With all the financial chaos and uncertainity about the economy, we all need some stressing out to do. There is lot more mess to come out so take a deep breath and stay away from financial market for sometime. At this time, I just thought of lightining you all up by sharing a funny story. Some might have already heard but still good to revisit and ponder on. It emphazies one of the core aspect of being Money smart, “Spend wisely“. Read on and enjoy.

Story: Parking in New York (Courtesy: google) A gentleman walks into a bank in New York City and asks for the loan officer. He says he is going to Europe on business for two weeks and needs to borrow $5,000.

The bank officer says the bank will need some kind of security for such a loan. So the gentleman hands over the keys to a new Rolls Royce parked on the street in front of the bank. Everything checks out, and the bank agrees to accept the car as collateral for the loan. An employee drives the Rolls into the bank’s underground garage and parks it there.

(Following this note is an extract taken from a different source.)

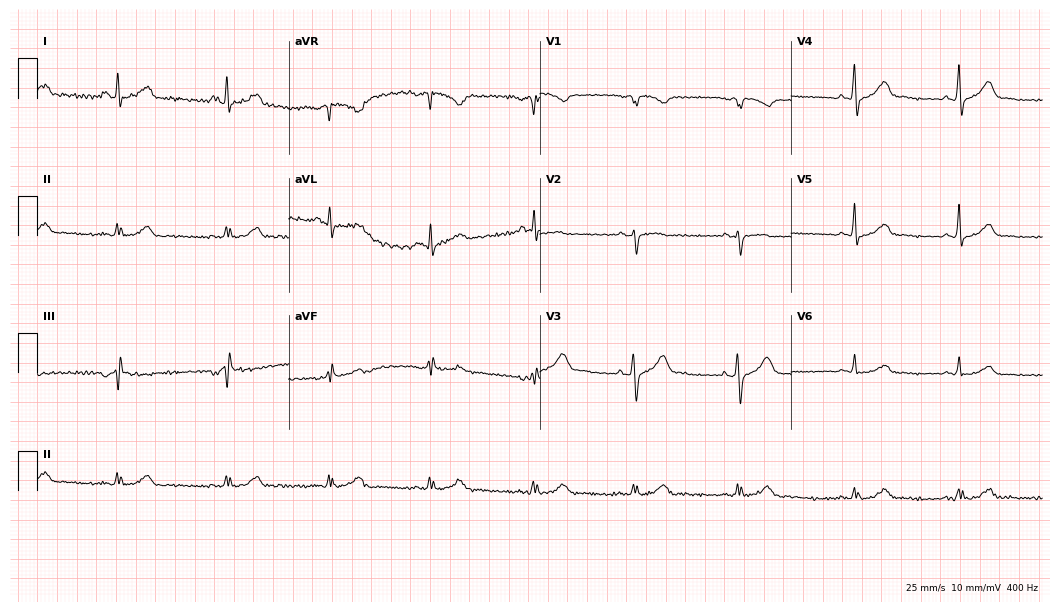
Resting 12-lead electrocardiogram. Patient: a 47-year-old male. Read as a normal ECG.

Two weeks later, the gentleman returns, repays the $5,000 and the interest, which comes to $15.41. The loan officer says, “We are very happy to have had your business, and this transaction has worked out very nicely, but we are a little puzzled. While you were away, we checked you out and found that you are a multimillionaire. What puzzles us is why would you bother to borrow $5,000?”

The gentleman replied, “Where else in New York can I park my car for two weeks for 15 bucks?”

Moral of the Story: Obviously, the multi-millionaire knows the value of money who spent it real wisely and innovatively. What a bargin? His car was safe for just $15.41.

Think about it, Ponder on it. It might be really true but it is innovative and teaches us a lesson. If a multi-millionaire can spend wise for just $15, you can do it too.